• [DATA TO PROCESS]:
#####
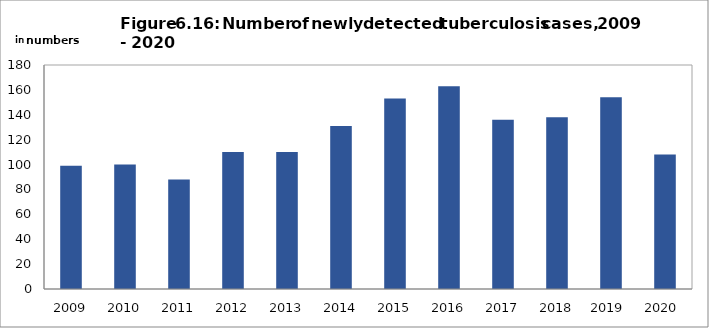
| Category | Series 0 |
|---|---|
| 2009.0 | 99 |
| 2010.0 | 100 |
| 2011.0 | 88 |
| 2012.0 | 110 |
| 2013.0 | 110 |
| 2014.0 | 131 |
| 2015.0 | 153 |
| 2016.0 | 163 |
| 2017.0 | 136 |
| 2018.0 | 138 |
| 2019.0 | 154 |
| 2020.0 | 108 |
#####
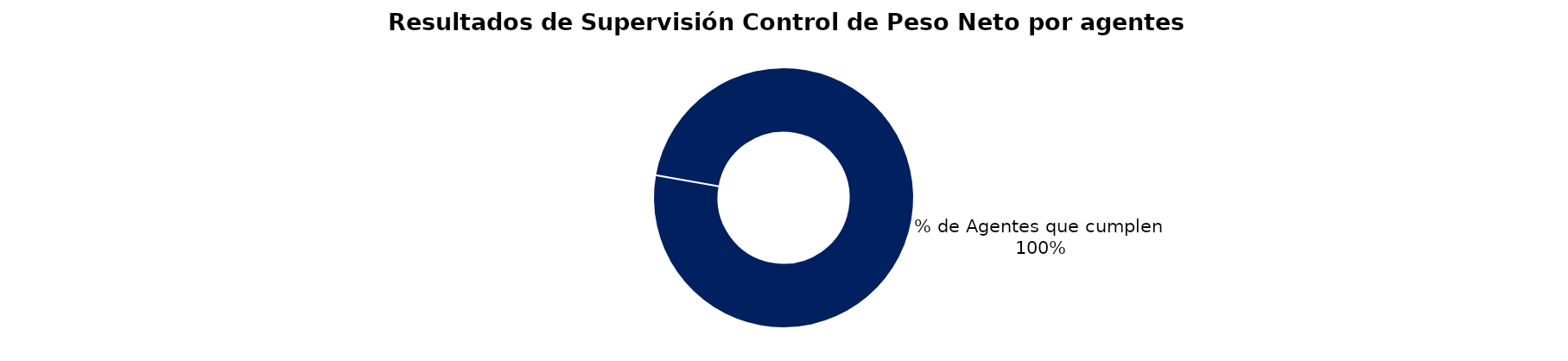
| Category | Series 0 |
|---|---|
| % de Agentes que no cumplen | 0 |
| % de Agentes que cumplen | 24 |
#####
For the word "Agentes", count the lines of the data that contain it and state only that count.

• [RESULT BELOW]: 2